How much so? I counted every time Jeter’s name was said during the game, and I counted every time the camera showed Jeter in a non-necessary shot, i.e., not while he was batting, running the bases, fielding a ball, etc. This wasn’t an original idea; Paul Boye was counting Jeter mentions and camera shots before he got exhausted by the task in the fourth inning. Deadspin’s Timothy Burke, more resourceful than me, counted the mentions in the closed captioning logs. Heavens, do I wish I’d thought to do that (or knew how to do that). Thanks to him, you can even watch every instance, some of which came in the pre-game (which I didn’t count).
I also counted every other player’s mentions. Partly to put Jeter’s ownership of this All-Star game in perspective. Partly because I was just curious if it would turn into something interesting. The results:
Pretty good! As for the rest, The stars:
The guys who did things:
The second-tier stars
The guys America just got introduced to, briefly:
The All-Stars at least one of the three announcers had never heard of:
Hunter Pence/unused bench players:
There needs to be an All-Star Ownership stat to put this in perspective—ratio of one player’s mentions to the next highest, or something. If my count is close to correct, Jeter’s mentions outnumber the cumulative mentions of 28 other All-Stars. They match the combined mentions of the game’s MVP, the MVP runner-up, the winning pitcher, and the guy who got the save.

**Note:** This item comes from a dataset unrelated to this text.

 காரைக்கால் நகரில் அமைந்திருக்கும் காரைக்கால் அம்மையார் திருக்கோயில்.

And you know what? It was pretty great. For much of Jeter’s career, there’s been a backlash to his legend; naturally, there’s been a backlash to the backlash. The simple fact that defensive metrics see what so many others don’t probably set back the mainstream acceptance of advanced defensive metrics some years. Meanwhile, the inverse—the fact that he kept winning Gold Glove awards and his perceived infallibility seemed to grow stronger despite the stats—put a lot of us in that awkward position of arguing against a player we knew was an all-time great. It was a weird place to have a fight, but there it was.
The tribute at the All-Star Game, though, seemed to have a pretty appropriate sense of perspective. Few claims were made about his abilities or his career that would cause us to run to Twitter fact-checking (though I flinched when I heard Joe Buck say just after the game ended that Mike Trout might someday be as good as Jeter, or something along those lines). We weren’t told that he was an elite defender. There was little said about his so-called clutchness, unless you count the recitation of his excellent All-Star stats. Nobody stretched to claim that Jeter is currently a great player, or to say that he’s the greatest shortstop in history, or that he single-handedly won all those Yankees World Series.

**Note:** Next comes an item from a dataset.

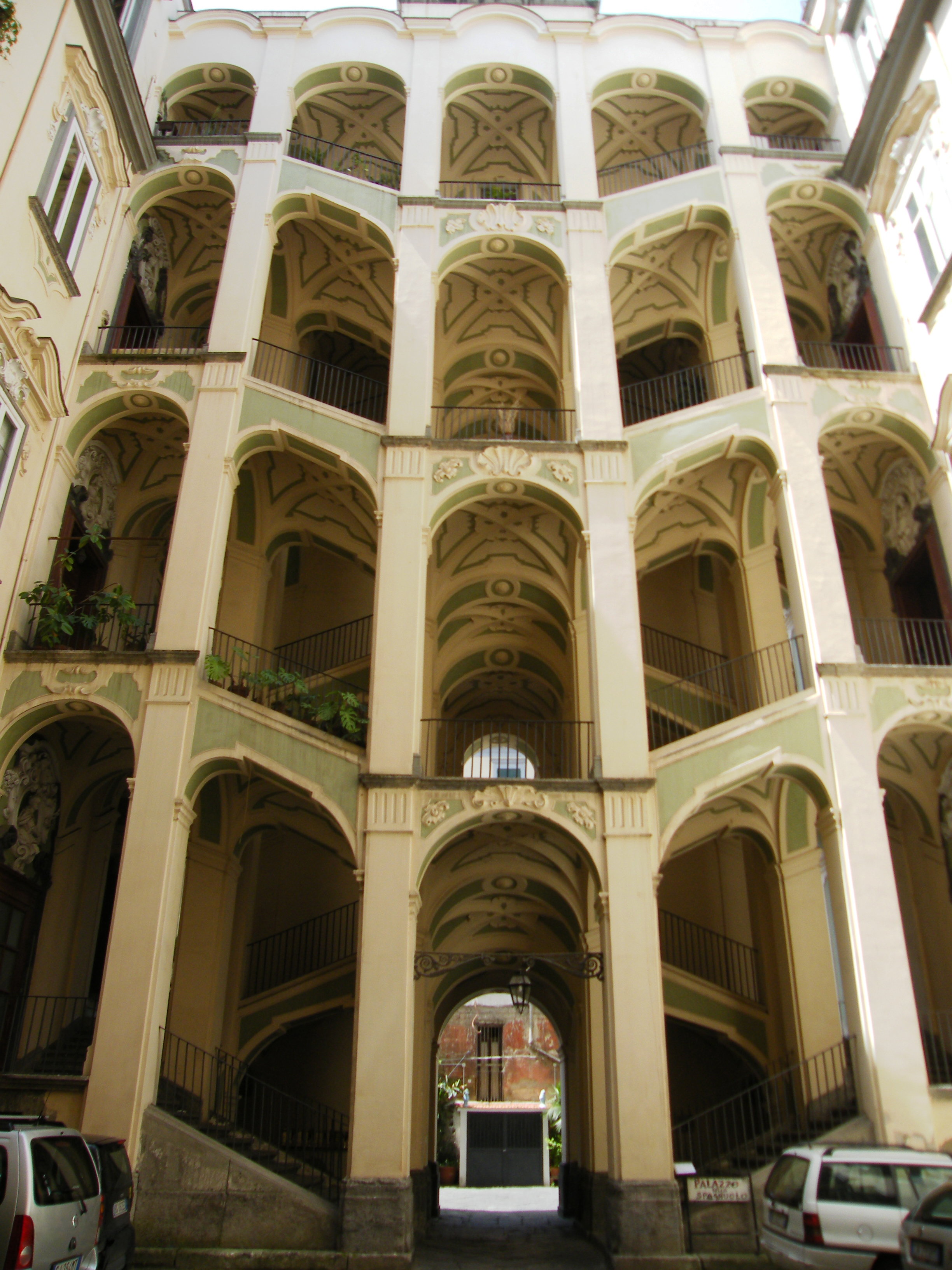 Napoli - Vico Vergini Palazzo dello Spagnuolo

Rather, this broadcast was about something else. It was about appreciating that Derek Jeter is fun to be around. It showed us, via field-level microphones that caught his conversations with the catcher and with baserunners, that he’s a bit of a charmer and that he acknowledges even the All-Stars you’ll forget were ever All-Stars. It showed us, in his pre-game clubhouse speech, that he’s restrained and moderate, that he doesn’t put on a false intensity or feel the need to amplify his personality. It showed us, in his in-game interview, that he can bust Harold Reynolds’ balls better than most of Twitter can, and that there probably actually is an inner monologue that runs deeper than the controversy-proof quotes he generally gives. And it showed us, in the way that his “teammates” from other teams stood and watched him, and in the way people spoke of him, and in the earnest admiration most people in the stadium seemed to have for him, that he was, more or less, what they told us he was: Something People Like. A pop song with a good hook and a certain timelessness.
I was bummed when he left the game. I wanted to see him bat again, to get a third hit, maybe a fourth, to see him get hits on grooved fastballs for as long as they’d leave the lights on. Jeter’s fun to be around. While everybody was arguing about 15 runs of defense per year, I missed what the other guys were saying: “We like him. He makes us happier. Why begrudge us that?”
*** Other people were counting things, too. While he watched last night, Craig Goldstein counted hits to the opposite field: Five. Two of them were by Jeter, fittingly. One was by Mike Trout, fittingly.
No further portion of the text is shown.